State v. McGuire

2007 WI App 139, 735 N.W.2d 555, 302 Wis. 2d 688, 2007 Wisc. App. LEXIS 395
CourtCourt of Appeals of Wisconsin
DecidedMay 2, 2007
Docket2005AP2832-CR
StatusPublished
Cited by7 cases

This text of 2007 WI App 139 (State v. McGuire) is published on Counsel Stack Legal Research, covering Court of Appeals of Wisconsin primary law. Counsel Stack provides free access to over 12 million legal documents including statutes, case law, regulations, and constitutions.

Bluebook
State v. McGuire, 2007 WI App 139, 735 N.W.2d 555, 302 Wis. 2d 688, 2007 Wisc.
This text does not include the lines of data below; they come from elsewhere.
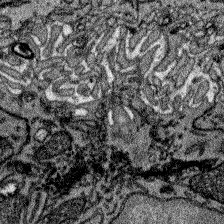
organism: Zebrafish
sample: Larval olfactory bulb
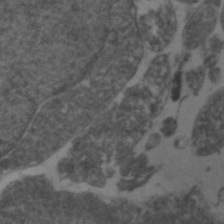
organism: Zebrafish
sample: Zebrafish embryo
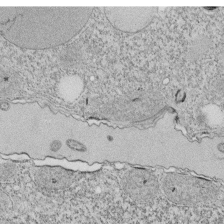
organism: Tetrahymena
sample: Cilia in tetrahymena
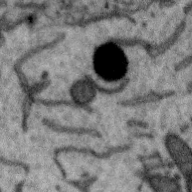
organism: Zebra finch
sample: Brain
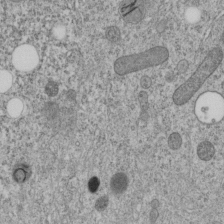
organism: C. elegans
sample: C. elegans embryo early stage
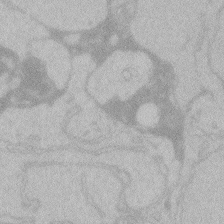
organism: Zebrafish
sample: Macrophage infected with Toxoplasma gondii
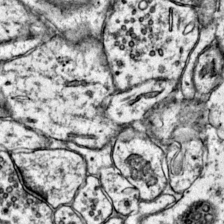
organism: Mouse
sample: Primary visual cortex
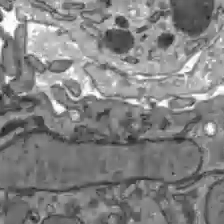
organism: C57BL Mouse
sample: Liver
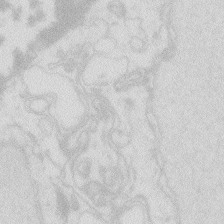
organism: Zebrafish
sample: Macrophage
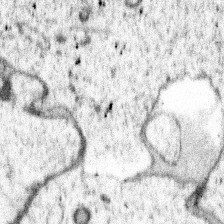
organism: Human
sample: HeLa cells
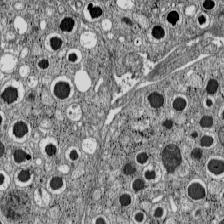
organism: C57BL Mouse
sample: Pancreatic islet
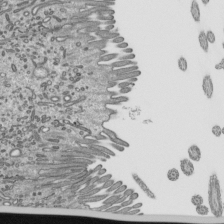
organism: Mouse
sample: Mouse epididymis efferent ductule cilia
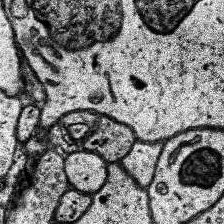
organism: Human
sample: Temporal Lobe
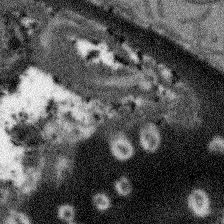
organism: Arabidopsis thaliana
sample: Root tip
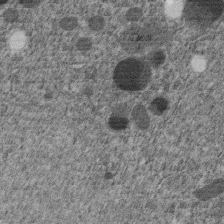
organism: C. elegans
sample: C. elegans embryo early stage
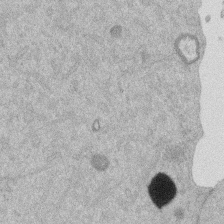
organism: Mouse
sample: Dividing mouse embryo 1 cell stage
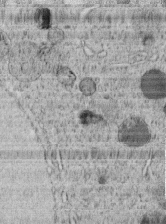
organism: C. elegans
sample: C. elegans embryo early stage
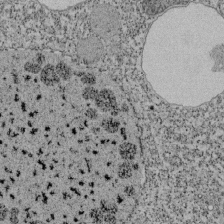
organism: Tetrahymena
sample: Cilia in tetrahymena
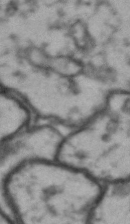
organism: Drosophila
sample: Brain
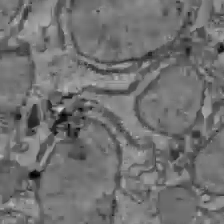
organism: C57BL Mouse
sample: Liver
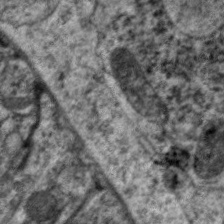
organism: C. elegans
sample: Pharynx
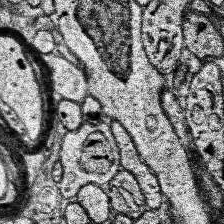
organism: Human
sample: Temporal Lobe
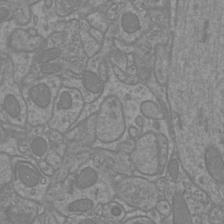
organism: Mouse
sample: Cortical neurons
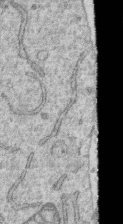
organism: Human
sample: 1205lu cells
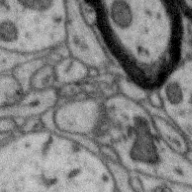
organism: Zebra finch
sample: Brain
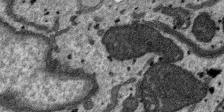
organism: Human
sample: Lung epithelial cells, uninfected (mock) control
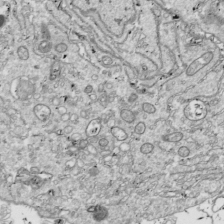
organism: Drosophila
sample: Cell division; meiosis; drosophila spermatocytes
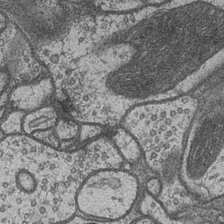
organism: Drosophila
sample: Optic medulla
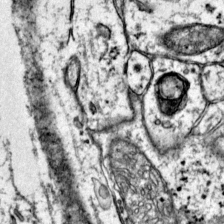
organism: Mouse
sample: Primary visual cortex
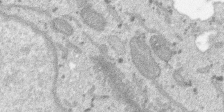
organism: Human
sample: Lung epithelial cells infected with SARS-CoV-2
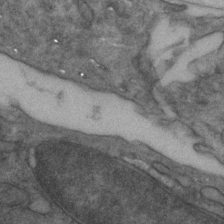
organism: Zebrafish
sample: Zebrafish embryo
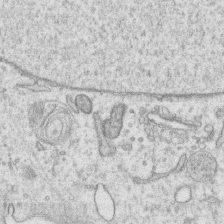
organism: Human
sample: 1205lu cells
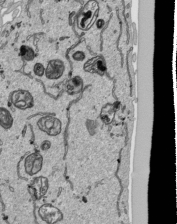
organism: Human
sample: Mitochondria in HCT116 cells
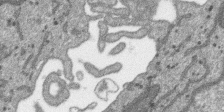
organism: Human
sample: Lung epithelial cells infected with SARS-CoV-2
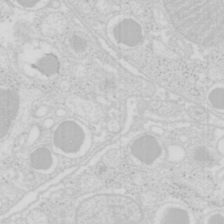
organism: Mouse
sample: Pancreas
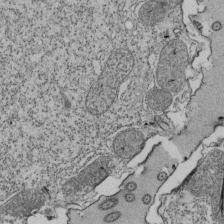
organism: Tetrahymena
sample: Cilia in tetrahymena
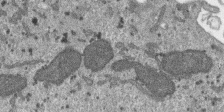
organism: Human
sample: Lung epithelial cells infected with SARS-CoV-2
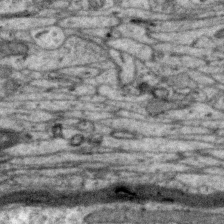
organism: Zebra finch
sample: Brain
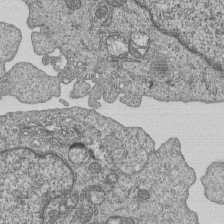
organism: Human
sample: MDA-MB-231 cells
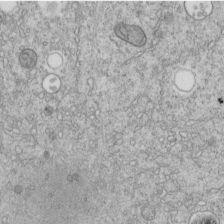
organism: C. elegans
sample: C. elegans embryo early stage
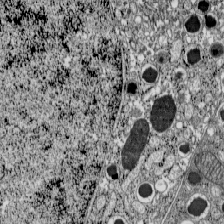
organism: C57BL Mouse
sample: Pancreatic islet
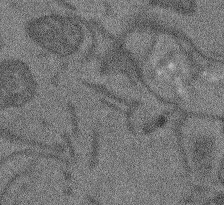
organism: Arabidopsis thaliana
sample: Root tip
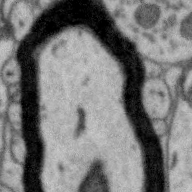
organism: Zebra finch
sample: Brain
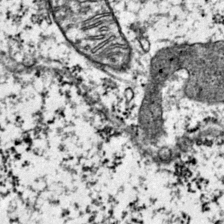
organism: Mouse
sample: Primary visual cortex
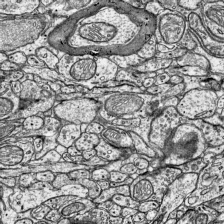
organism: Mouse
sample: Visual Cortex
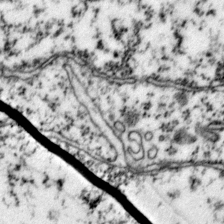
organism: Mouse
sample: Primary visual cortex
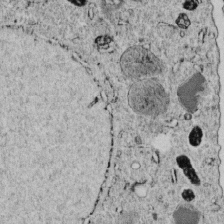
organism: C. elegans
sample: C. elegans embryo early stage
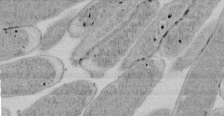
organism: E. coli
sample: Bacterial nucleoid
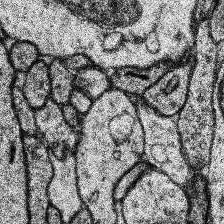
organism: Human
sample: Temporal Lobe
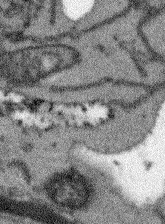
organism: Arabidopsis thaliana
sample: Root tip

App. LEXIS 395 (Wis. Ct. App. 2007).

Opinions

NETTESHEIM, J.

¶ 1. This case examines whether a promissory note issued to a sole investor is a "security" within the meaning of Wis. Stat. § 551.02(13) (2005-06).1 Kevin F. McGuire appeals a judgment convicting him of fraud in connection with the sale of securities, contrary to Wis. Stat. § 551.41(2). Without revealing pertinent information regarding his financial and criminal history, McGuire gave his paramour a promissory note promising to repay with interest money she lent him for his auto racing venture. While this scenario may be at the periphery of what the legislature intended when it enacted Wis. Stat. ch. 551, we hold that it nonetheless falls within that remedial statute's broad scope. We affirm the judgment of conviction.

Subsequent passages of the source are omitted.